- _LISTED ENTRIES_:

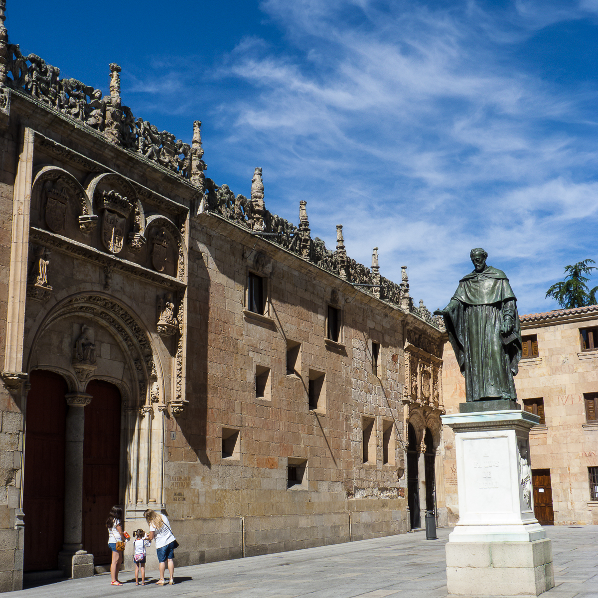 05082013 113057 SALAMANCA 1375
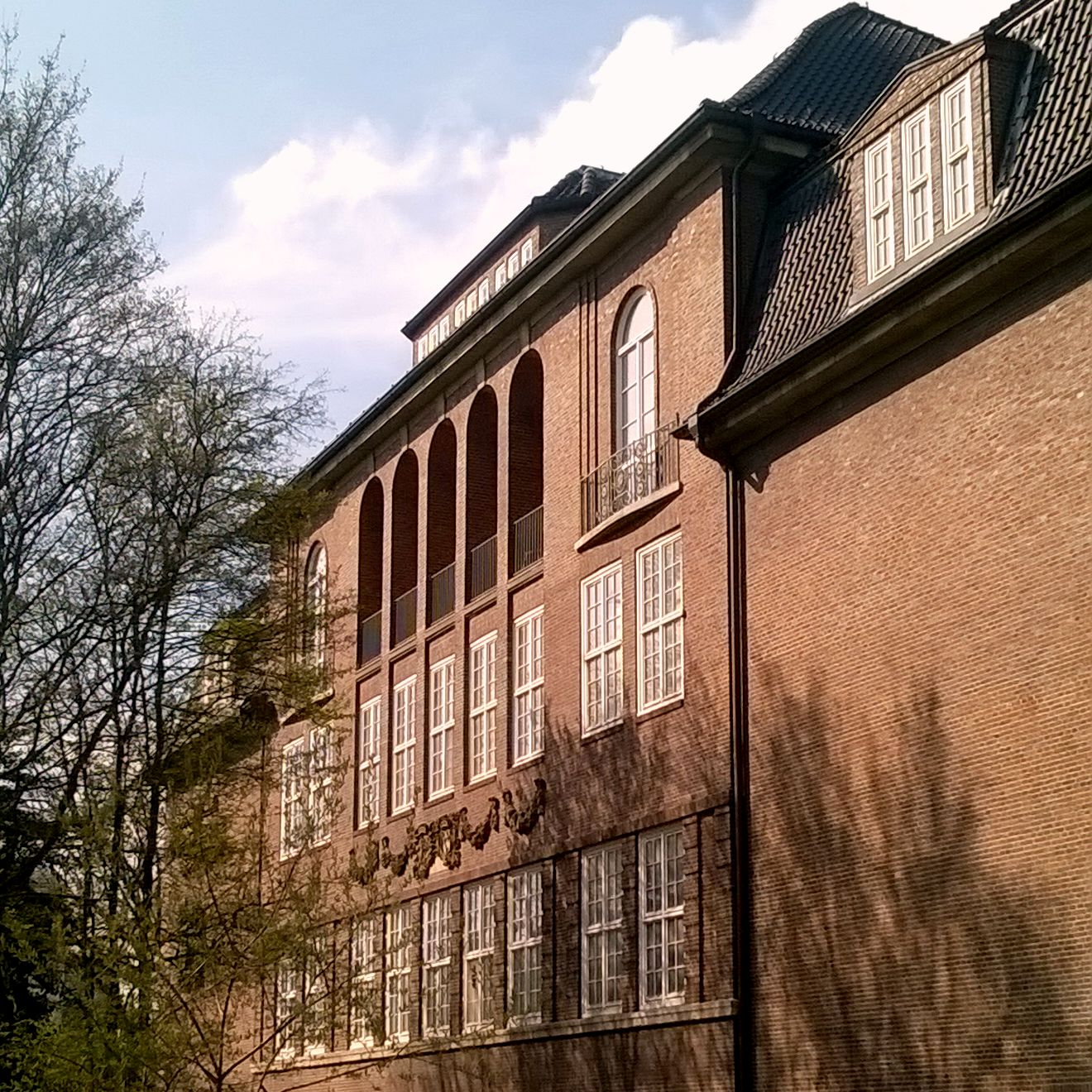 Südfassade des Museum für Hamburgische Geschichte, erbaut von Fritz Schumacher, die Rundbögen im Obergeschoss sind der ehem. Villa Rücker nachempfunden, deren Innenausstattung hinter der Fassade eingebaut werden sollte
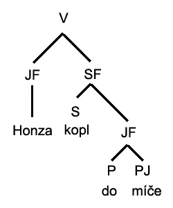 Příklad derivačního stromu na větě "Honza kopl do míče".
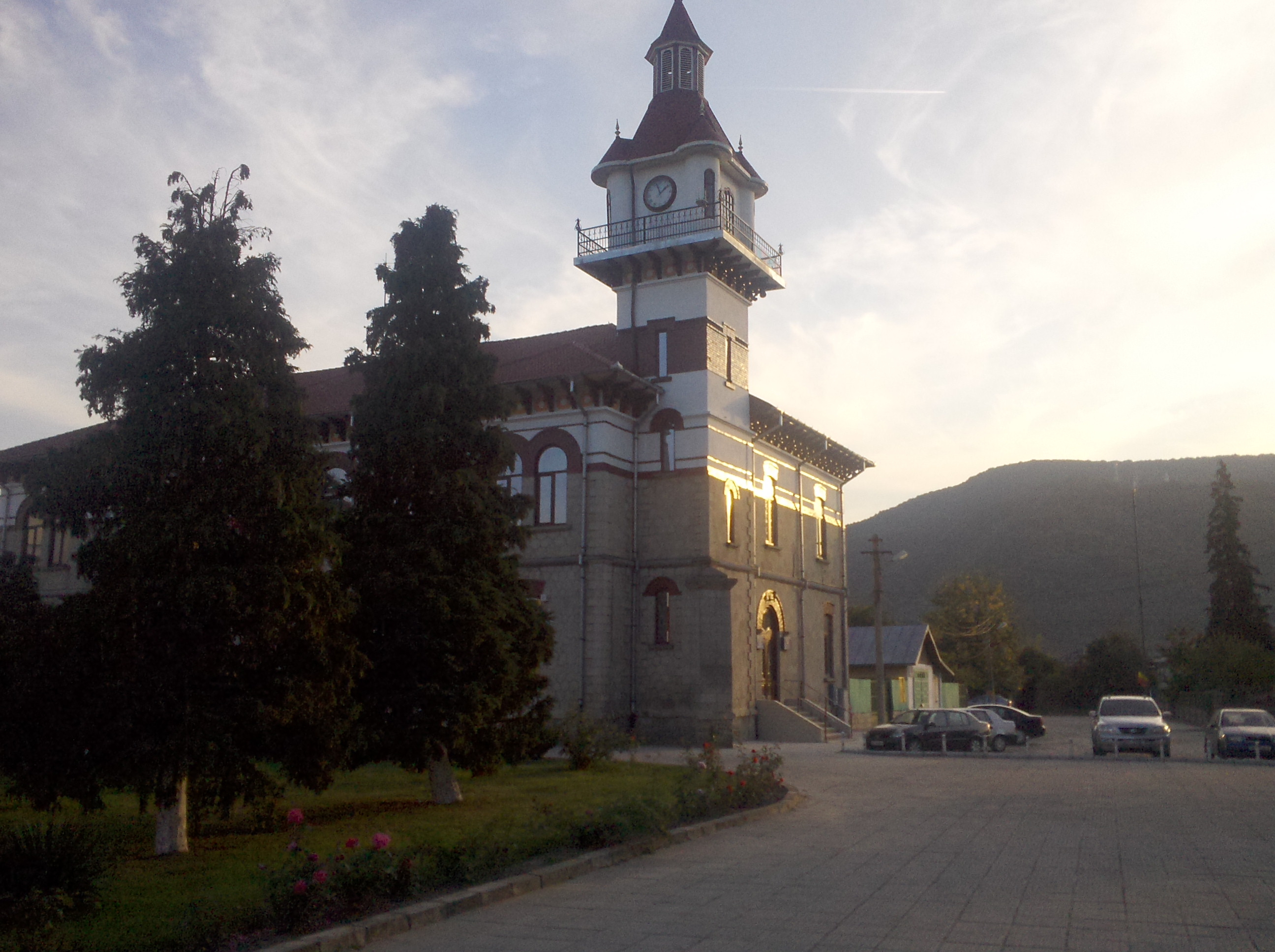 Ajuntament de la ciutat de Târgu Ocna en Romania
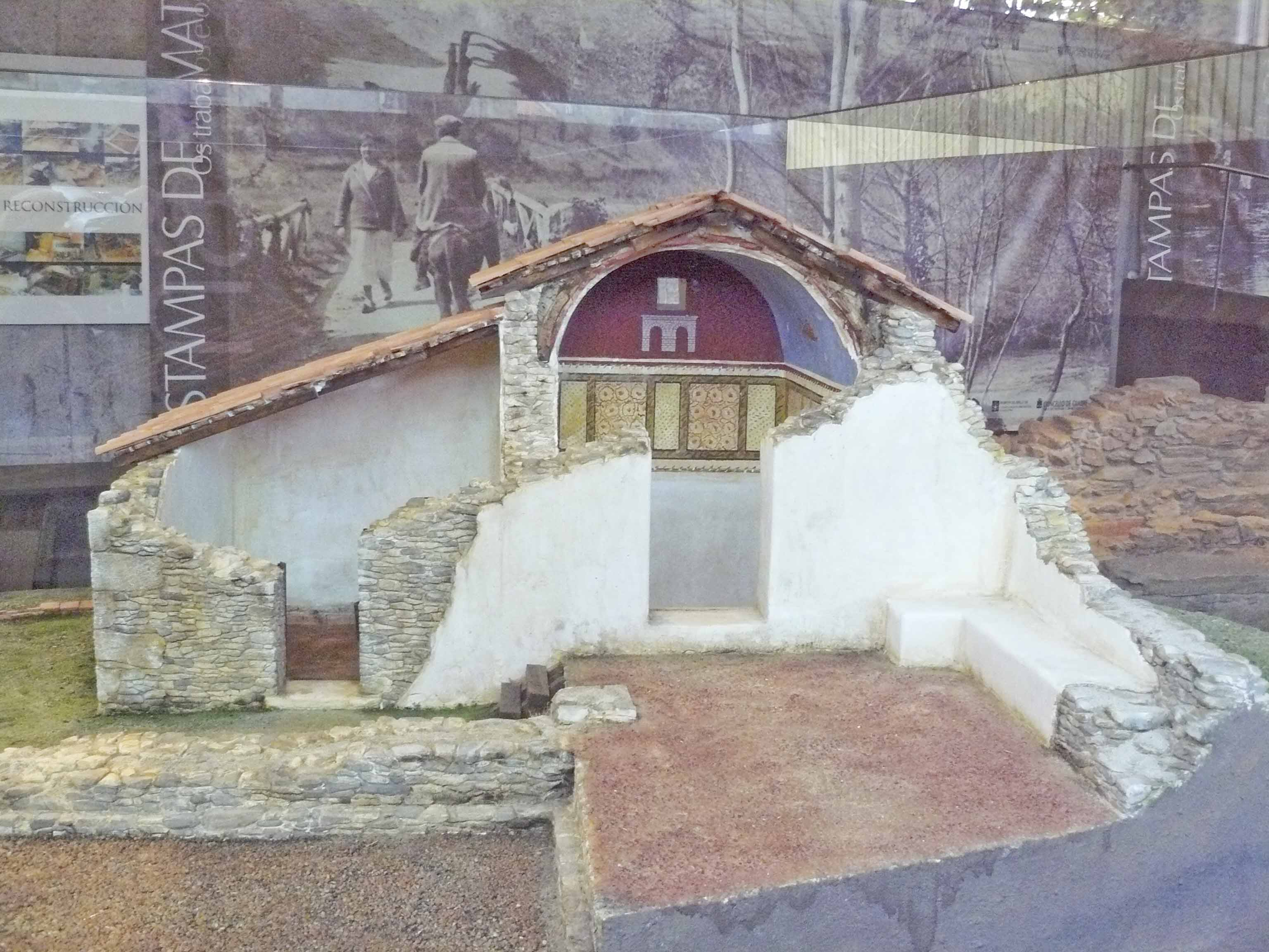 Maqueta que reproduce o Balneum e as Letrinae na Vila romana de Cambre

- _WHAT YOU HAVE TO DO_:
Wherever a picture appears in the material above, skip it and copy the rest without change.

- _EXERCISE RESULT_:
 05082013 113057 SALAMANCA 1375
 Südfassade des Museum für Hamburgische Geschichte, erbaut von Fritz Schumacher, die Rundbögen im Obergeschoss sind der ehem. Villa Rücker nachempfunden, deren Innenausstattung hinter der Fassade eingebaut werden sollte
 Příklad derivačního stromu na větě "Honza kopl do míče".
 Ajuntament de la ciutat de Târgu Ocna en Romania
 Maqueta que reproduce o Balneum e as Letrinae na Vila romana de Cambre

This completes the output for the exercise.